Japanese politician takes her baby into assembly meeting, asked to leave

Updated on Nov 24, 2017 01:24 PM IST
Yuka Ogata brought her baby into an assembly meeting to highlight the issues women face in the workplace.
Ogata’s move has sparked a debate, with supporters saying she was brave and opponents questioning if it was a good idea to bring a baby to a workplace.(Representative image/Shutterstock)
Ogata’s move has sparked a debate, with supporters saying she was brave and opponents questioning if it was a good idea to bring a baby to a workplace.(Representative image/Shutterstock)
AFP, Tokyo | By

A local Japanese female politician who brought her baby into an assembly meeting to highlight the issues women face in the workplace has sparked debate after being ejected from the chamber.

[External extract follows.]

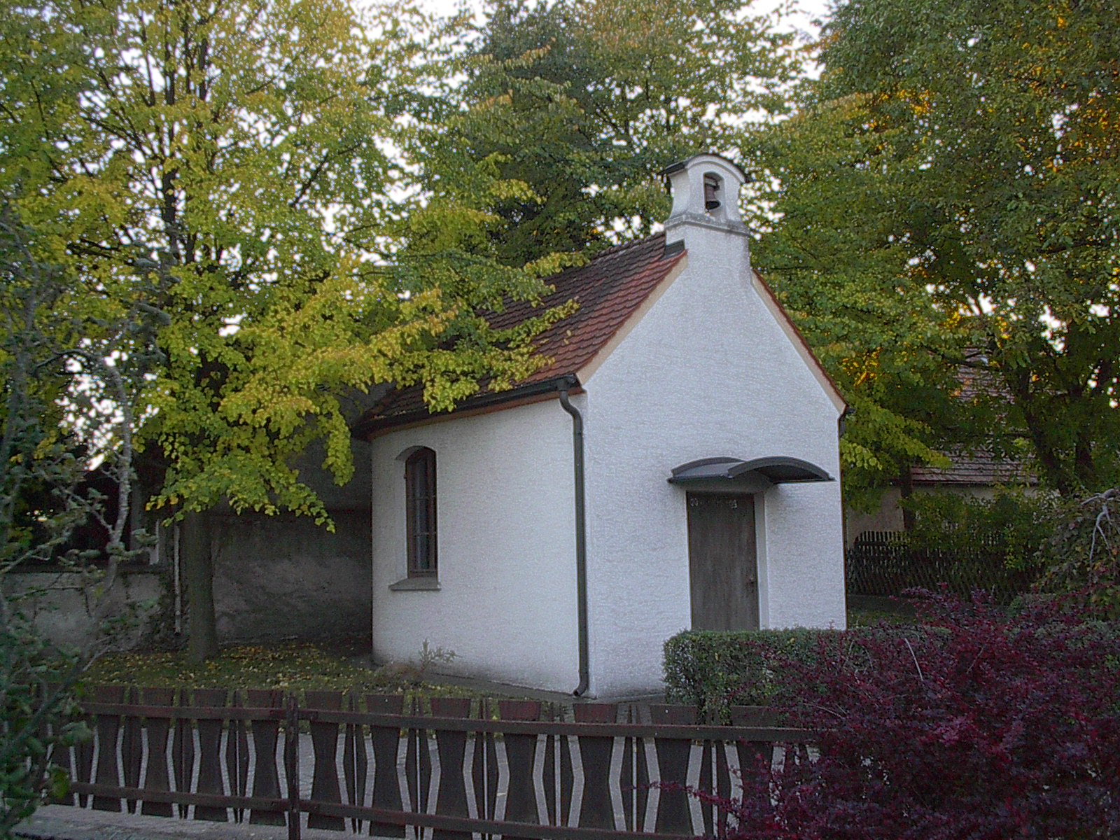 DieSt. Wendelinskapelle in Feldkirchen (Neuburg-Donau)

Yuka Ogata took her seven-month-old son to join a municipal assembly session of southern Kumamoto city on Wednesday but other lawmakers asked her to leave, according to local media.

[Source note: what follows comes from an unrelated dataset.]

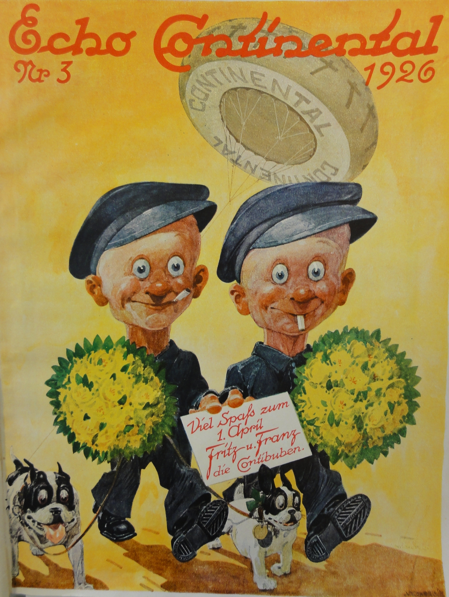 Titelblatt "Echo Continental", 1926, Nr. 7, Firmenzeitung der Continental Gummiwerke Hannover AG

“Under the rules, only politicians, staff members and city officials can go on to the assembly floor,” an official at Kumamoto City Assembly told AFP on Friday.

The assembly was delayed for 40 minutes. Ogata joined after leaving the child with a friend, according to public broadcaster NHK.

“Apparently she told the chairman that she wanted to create a woman-friendly work environment,” the official said.

Her move has sparked debate online with supporters saying she was brave and opponents questioning if it was a good idea to bring a baby to a workplace.

“I think her act was wonderful. People wouldn’t take problems seriously” if she hadn’t shown up with the child, one Twitter user said.

“Balancing work and child rearing isn’t about being with a child all the time at a workplace,” said another user, who identified herself as a fellow working mother.

“I really cannot understand her action,” wrote this user.

In May, a breastfeeding senator made Australian political history by becoming the first woman to nurse her newborn baby in the parliament.

Being able to breastfeed in the chamber follows new rules introduced last year to create a more “family-friendly” parliament.

Under previous rules, children were technically banned in the Australian parliament.

Prime Minister Shinzo Abe has made increasing female participation in the workforce a key plank of his “Abenomics” strategy to reboot Japan’s once-mighty economy.

However, women are still underrepresented in politics with only 47 of the 465 members of the lower house.

According to statistics compiled by the Swiss-based Inter-Parliamentary Union, this ratio of 10.1% places Japan below Myanmar and Gambia.